知らなければ聞けばいい

 先日、ある著名な文化人(個人情報保護の観点でこの方が想像できないように、あえてこのように表現します。)にお会いしていろいろなお話をさせていただいていた時の話。
私が、”これはブログを本にしたものです”と言った時、”ブログって何ですか”、と問われた。ちょっと戸惑ったが、失礼のないように説明した。その後、”これはウェブで”と言ったら、それも同様に質問された。今や、ブログにしてもウェブにしても専門用語ではない、と思っていたものだから少々驚いた。
しかし、翌日、何気なくその会話を思い出していた時、その方の凄さと偉さを思い知らされた。というのも、知らなければ素直に聞けばいいではないか、と考えておられる方なのだと合点したからだ。

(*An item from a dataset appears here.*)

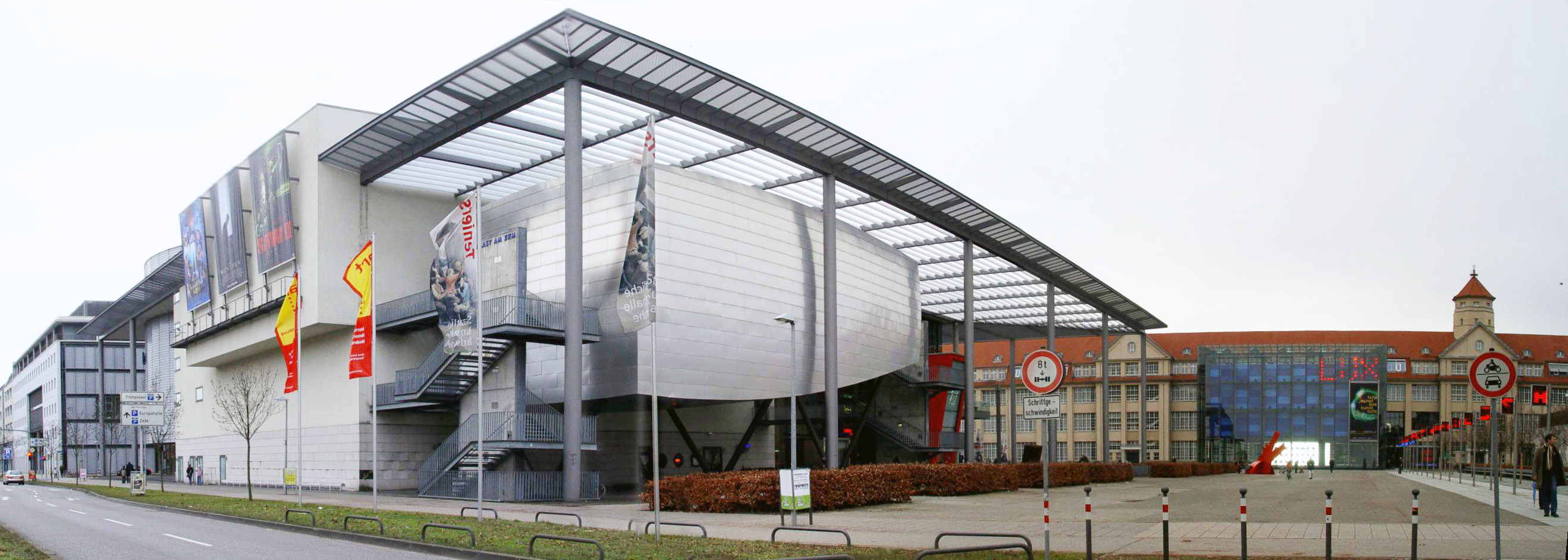 Fotografiert von Martin Dürrschnabel Datum 19.02.2006 Kamera: Sony DSC F717 Kino am ZKM Karlsruhe Datum 19.02.2006

そう言えば、社内でちょっとわかりにくい話をした時、理解してくれたかなと不安に思うので、”わかった?”、と聞くとうなずく。そこで、”どうわかったの?” と聞くと、その説明がしどろもどろなのだ。わからなかったなら聞けばいいのに、何故かしない。理解できていないことを知られるとまずい、とでも思っているのだろうか。
前記の著名な文化人は、知らないことがあっても何も恥ではない、自分の専門分野以外なのだから、と考えているからであろう。知識が多いことが褒められ、無いと馬鹿にされる。そんな不安を持つ前に、もっと本質を考える習慣や、本を読むこと、調べる習慣をつけたほうがはるかにマシだと思う。

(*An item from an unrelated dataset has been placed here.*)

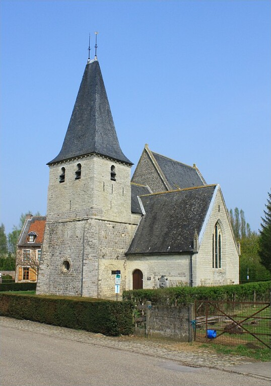 Parochiekerk Sint-Jan, Hoksem

自分のことを思い出すと、英会話が多少出来始めた頃、”I don’t know”が、なかなか言えなかった。本当は少し理解できるけど、 I don’t know と言うと殆ど理解できていない、と思われてしまうのではないか、俺は全然わからないわけではないのだ、とどこかで言いたいから I don’t know が言えなかったと反省している。質問の意味がわかっても、その質問に答えられない、知らないから、と毅然とした態度が取れるようになってから、堂々と I don’t know と言えるようになった。
知らないなら素直に質問をする、こうすることが説明者に対する礼儀だし、知っている振りをすることこそ失礼な話だと私は考える。